───── Data listing

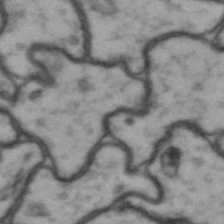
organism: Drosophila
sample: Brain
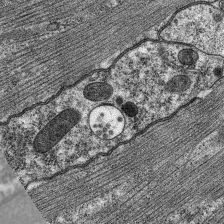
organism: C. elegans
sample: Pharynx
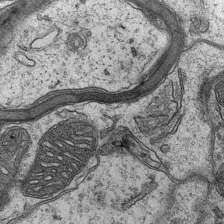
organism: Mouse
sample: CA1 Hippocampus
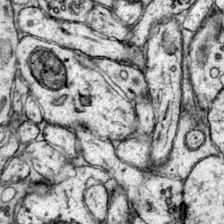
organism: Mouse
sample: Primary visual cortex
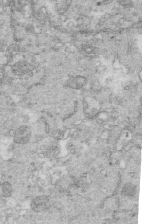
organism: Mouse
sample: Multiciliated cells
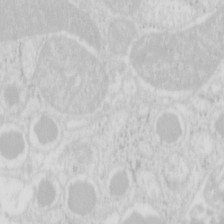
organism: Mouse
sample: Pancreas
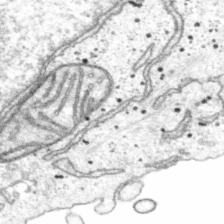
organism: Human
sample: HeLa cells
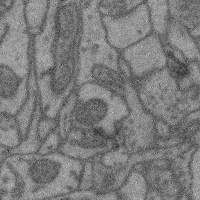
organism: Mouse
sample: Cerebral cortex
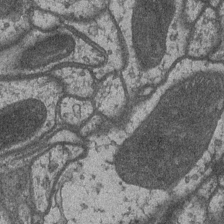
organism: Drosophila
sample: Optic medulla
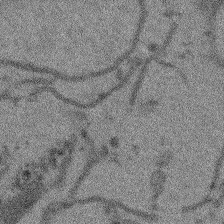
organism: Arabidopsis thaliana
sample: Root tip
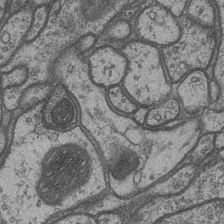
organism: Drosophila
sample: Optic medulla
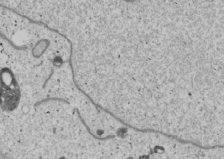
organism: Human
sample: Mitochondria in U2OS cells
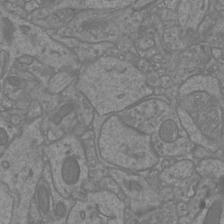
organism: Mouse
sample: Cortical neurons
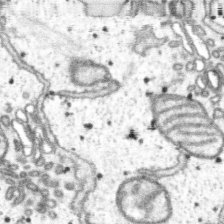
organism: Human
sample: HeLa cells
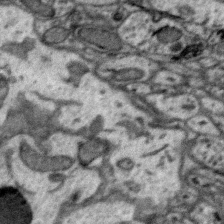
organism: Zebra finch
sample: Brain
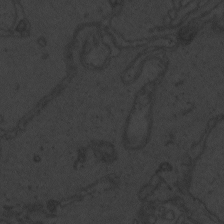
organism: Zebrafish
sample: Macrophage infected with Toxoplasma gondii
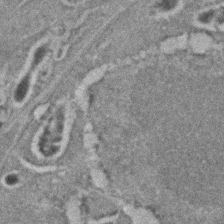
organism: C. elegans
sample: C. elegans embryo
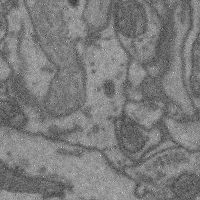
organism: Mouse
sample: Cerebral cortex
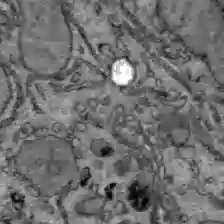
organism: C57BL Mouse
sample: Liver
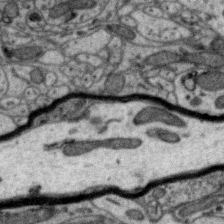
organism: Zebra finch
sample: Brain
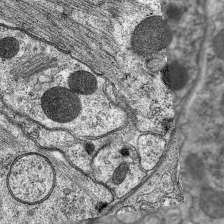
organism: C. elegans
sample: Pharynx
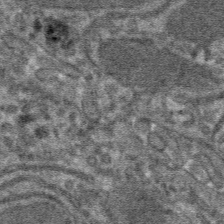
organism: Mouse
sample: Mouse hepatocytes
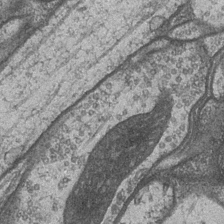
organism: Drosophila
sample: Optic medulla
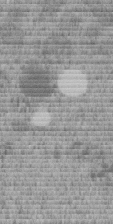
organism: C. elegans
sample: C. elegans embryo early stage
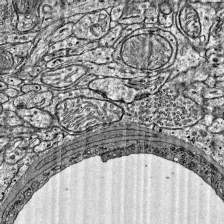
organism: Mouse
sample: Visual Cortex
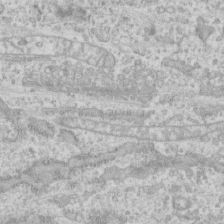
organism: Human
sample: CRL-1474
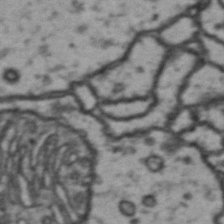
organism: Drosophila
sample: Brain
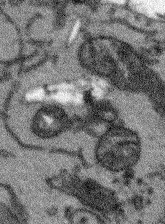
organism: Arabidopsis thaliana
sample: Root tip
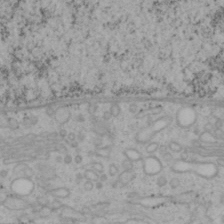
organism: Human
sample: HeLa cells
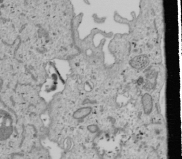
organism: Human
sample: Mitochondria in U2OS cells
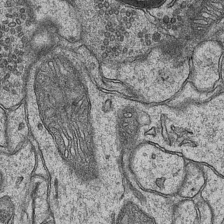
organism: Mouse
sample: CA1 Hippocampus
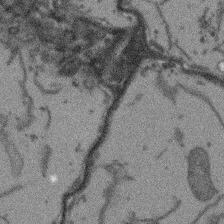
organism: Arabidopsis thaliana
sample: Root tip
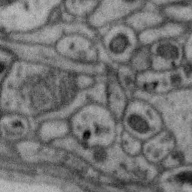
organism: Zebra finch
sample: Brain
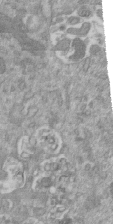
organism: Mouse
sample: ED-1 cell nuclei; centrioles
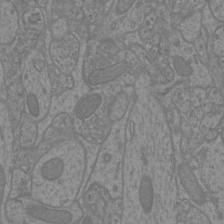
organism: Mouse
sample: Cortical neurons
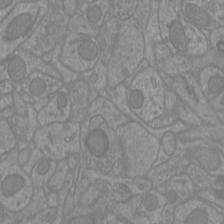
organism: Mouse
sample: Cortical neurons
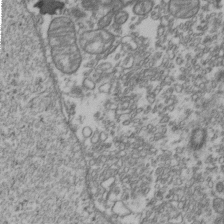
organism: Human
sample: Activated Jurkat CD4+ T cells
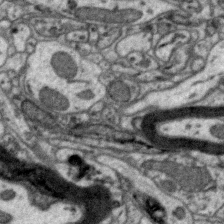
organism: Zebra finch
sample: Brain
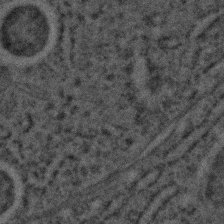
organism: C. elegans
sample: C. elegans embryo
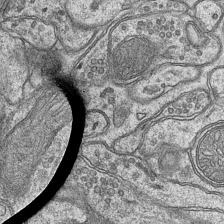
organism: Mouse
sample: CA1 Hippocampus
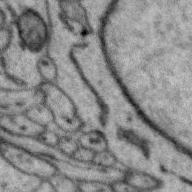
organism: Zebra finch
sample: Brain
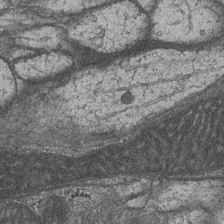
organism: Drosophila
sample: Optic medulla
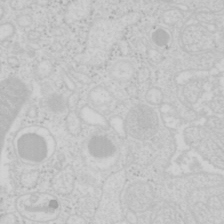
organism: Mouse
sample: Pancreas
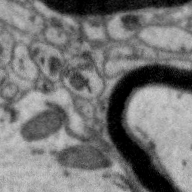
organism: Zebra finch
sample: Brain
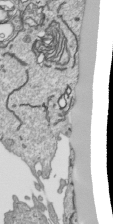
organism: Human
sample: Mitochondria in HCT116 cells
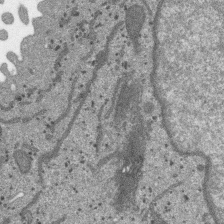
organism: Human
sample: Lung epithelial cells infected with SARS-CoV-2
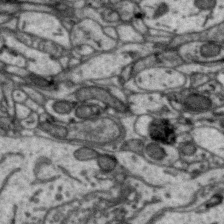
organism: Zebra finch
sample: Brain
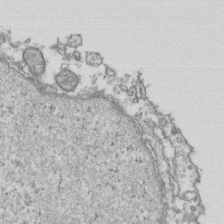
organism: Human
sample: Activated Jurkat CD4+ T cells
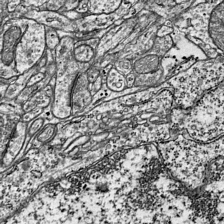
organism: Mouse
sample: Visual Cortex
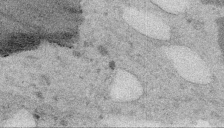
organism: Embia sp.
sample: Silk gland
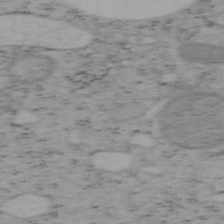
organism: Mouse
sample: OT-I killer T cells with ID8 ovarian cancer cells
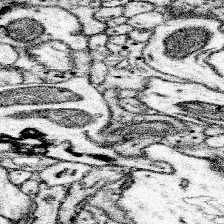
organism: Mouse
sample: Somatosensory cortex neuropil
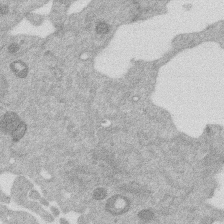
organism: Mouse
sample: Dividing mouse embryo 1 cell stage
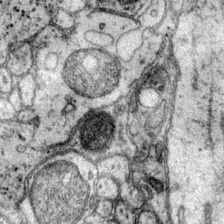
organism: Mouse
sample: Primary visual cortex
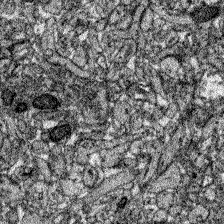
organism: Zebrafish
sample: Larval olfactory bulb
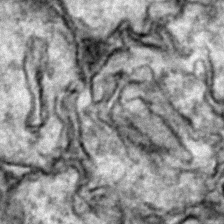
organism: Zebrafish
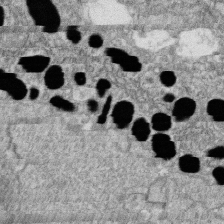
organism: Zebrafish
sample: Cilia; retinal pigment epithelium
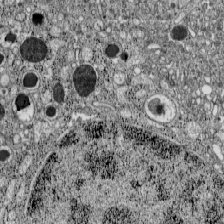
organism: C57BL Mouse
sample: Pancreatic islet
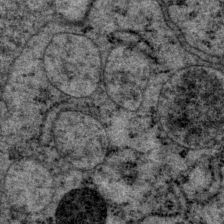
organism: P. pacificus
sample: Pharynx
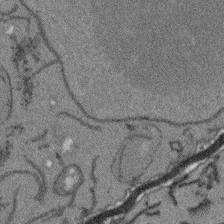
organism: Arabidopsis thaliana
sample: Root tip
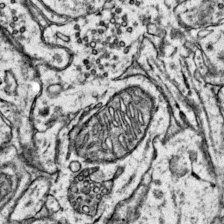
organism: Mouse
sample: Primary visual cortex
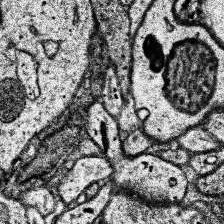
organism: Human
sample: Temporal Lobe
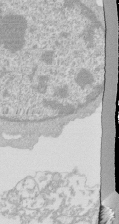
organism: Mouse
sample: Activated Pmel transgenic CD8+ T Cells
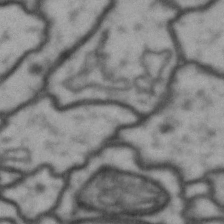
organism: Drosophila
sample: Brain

──────────

What the exercise asks: All of the data above is to be repeated exactly, with the pictures left out.

Solution:
organism: Drosophila
sample: Brain
organism: C. elegans
sample: Pharynx
organism: Mouse
sample: CA1 Hippocampus
organism: Mouse
sample: Primary visual cortex
organism: Mouse
sample: Multiciliated cells
organism: Mouse
sample: Pancreas
organism: Human
sample: HeLa cells
organism: Mouse
sample: Cerebral cortex
organism: Drosophila
sample: Optic medulla
organism: Arabidopsis thaliana
sample: Root tip
organism: Drosophila
sample: Optic medulla
organism: Human
sample: Mitochondria in U2OS cells
organism: Mouse
sample: Cortical neurons
organism: Human
sample: HeLa cells
organism: Zebra finch
sample: Brain
organism: Zebrafish
sample: Macrophage infected with Toxoplasma gondii
organism: C. elegans
sample: C. elegans embryo
organism: Mouse
sample: Cerebral cortex
organism: C57BL Mouse
sample: Liver
organism: Zebra finch
sample: Brain
organism: C. elegans
sample: Pharynx
organism: Mouse
sample: Mouse hepatocytes
organism: Drosophila
sample: Optic medulla
organism: C. elegans
sample: C. elegans embryo early stage
organism: Mouse
sample: Visual Cortex
organism: Human
sample: CRL-1474
organism: Drosophila
sample: Brain
organism: Arabidopsis thaliana
sample: Root tip
organism: Human
sample: HeLa cells
organism: Human
sample: Mitochondria in U2OS cells
organism: Mouse
sample: CA1 Hippocampus
organism: Arabidopsis thaliana
sample: Root tip
organism: Zebra finch
sample: Brain
organism: Mouse
sample: ED-1 cell nuclei; centrioles
organism: Mouse
sample: Cortical neurons
organism: Mouse
sample: Cortical neurons
organism: Human
sample: Activated Jurkat CD4+ T cells
organism: Zebra finch
sample: Brain
organism: C. elegans
sample: C. elegans embryo
organism: Mouse
sample: CA1 Hippocampus
organism: Zebra finch
sample: Brain
organism: Drosophila
sample: Optic medulla
organism: Mouse
sample: Pancreas
organism: Zebra finch
sample: Brain
organism: Human
sample: Mitochondria in HCT116 cells
organism: Human
sample: Lung epithelial cells infected with SARS-CoV-2
organism: Zebra finch
sample: Brain
organism: Human
sample: Activated Jurkat CD4+ T cells
organism: Mouse
sample: Visual Cortex
organism: Embia sp.
sample: Silk gland
organism: Mouse
sample: OT-I killer T cells with ID8 ovarian cancer cells
organism: Mouse
sample: Somatosensory cortex neuropil
organism: Mouse
sample: Dividing mouse embryo 1 cell stage
organism: Mouse
sample: Primary visual cortex
organism: Zebrafish
sample: Larval olfactory bulb
organism: Zebrafish
organism: Zebrafish
sample: Cilia; retinal pigment epithelium
organism: C57BL Mouse
sample: Pancreatic islet
organism: P. pacificus
sample: Pharynx
organism: Arabidopsis thaliana
sample: Root tip
organism: Mouse
sample: Primary visual cortex
organism: Human
sample: Temporal Lobe
organism: Mouse
sample: Activated Pmel transgenic CD8+ T Cells
organism: Drosophila
sample: Brain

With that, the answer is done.